** DATA EXTRACT **
*****

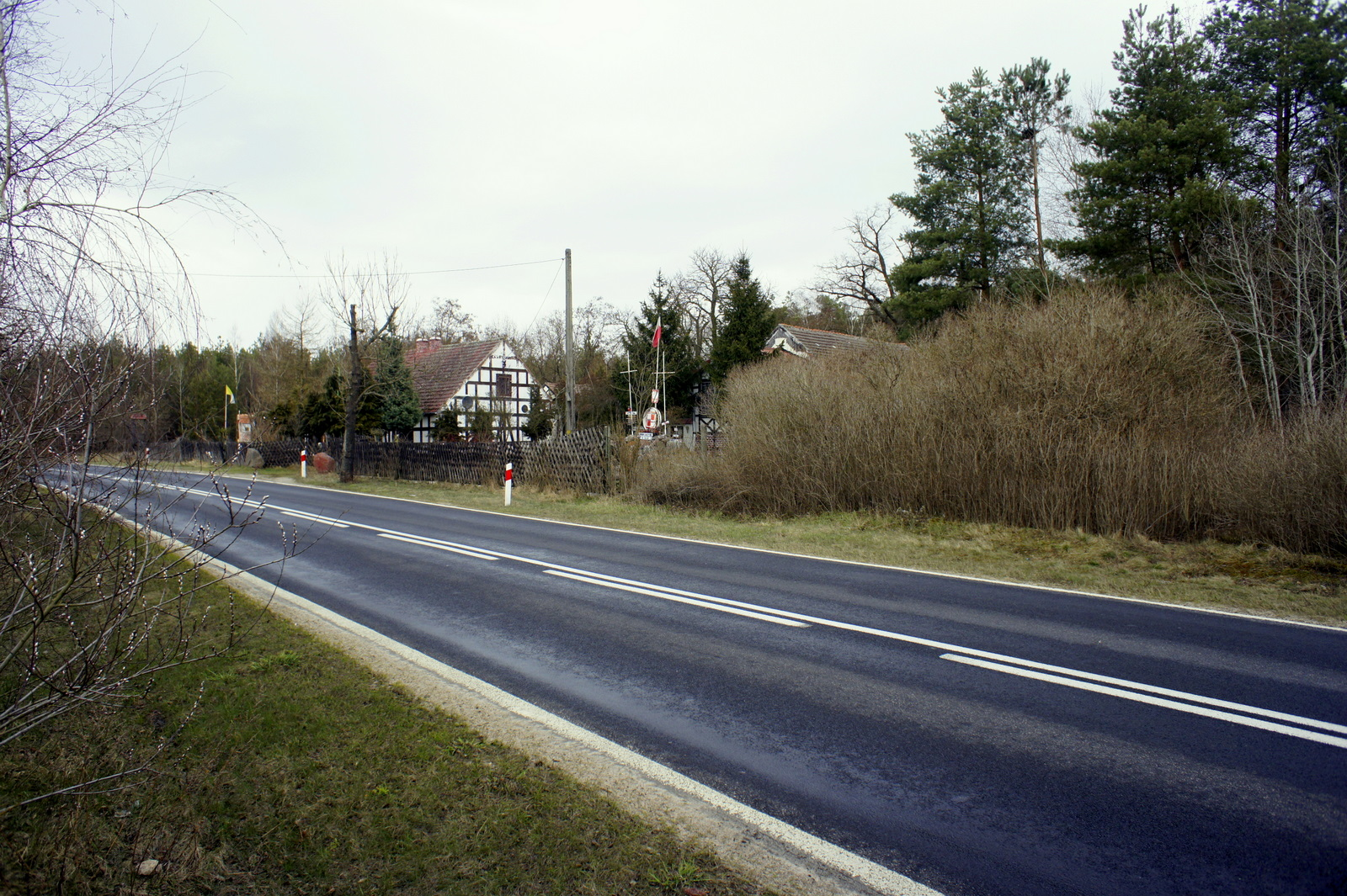 Dobrojewo - szachulcowy dom przy szosie ( DW nr 159 )
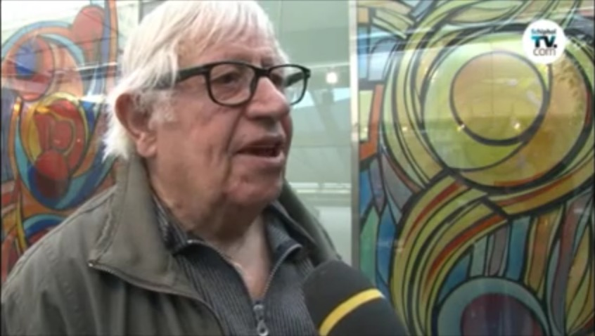 92 jaar oud is hij en nog steeds volop actief als kunstenaar: Jan Murk de Vries. Documentairemaker Lodewijk Luijt volgde de kunstenaar op 22 november naar Schiphol waar zijn bekendste werk hangt.
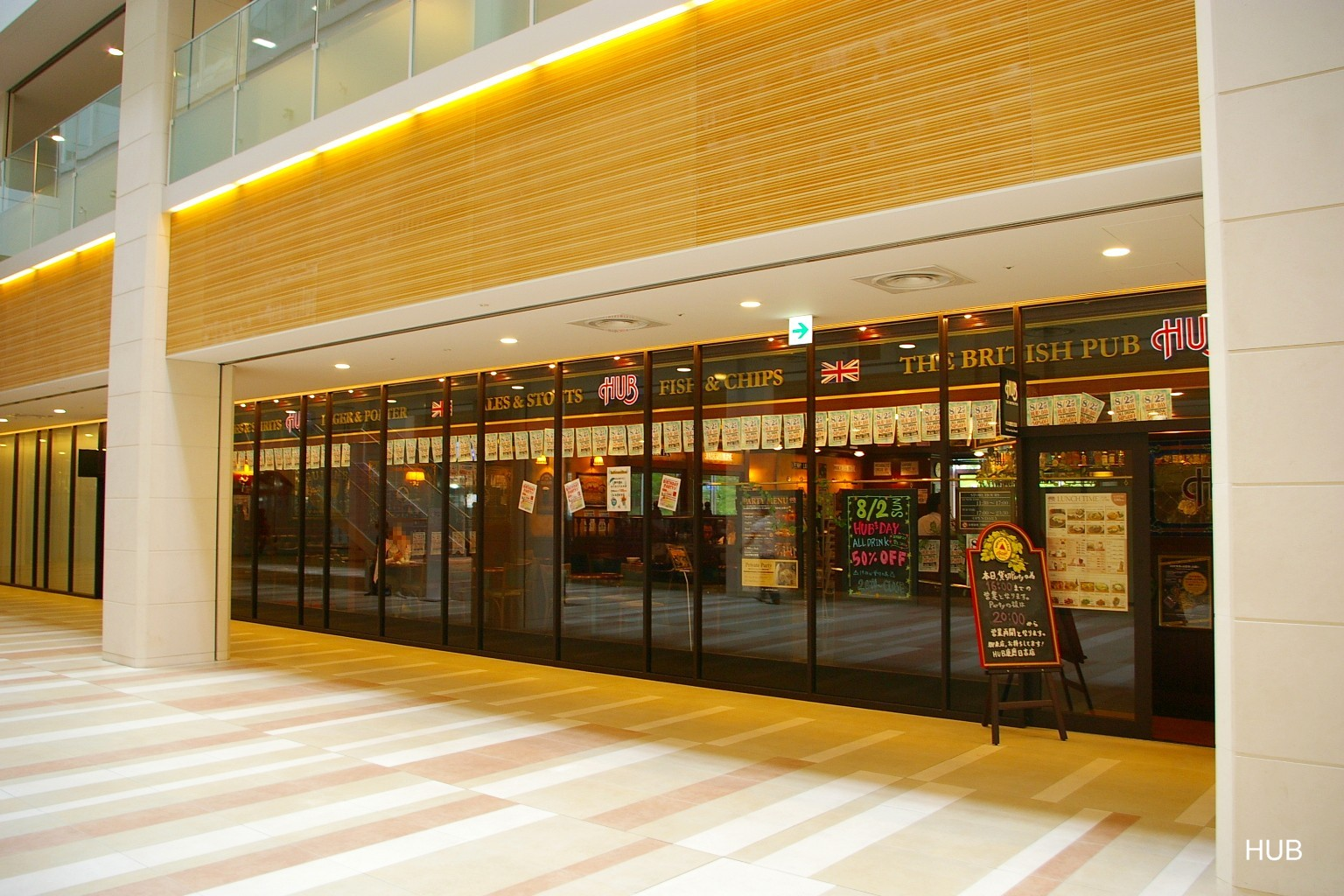 2009.5日本国内で塾生 (talk)が撮影。

*****

Return the listing above word for word, with the pictures removed.

 Dobrojewo - szachulcowy dom przy szosie ( DW nr 159 )
 92 jaar oud is hij en nog steeds volop actief als kunstenaar: Jan Murk de Vries. Documentairemaker Lodewijk Luijt volgde de kunstenaar op 22 november naar Schiphol waar zijn bekendste werk hangt.
 2009.5日本国内で塾生 (talk)が撮影。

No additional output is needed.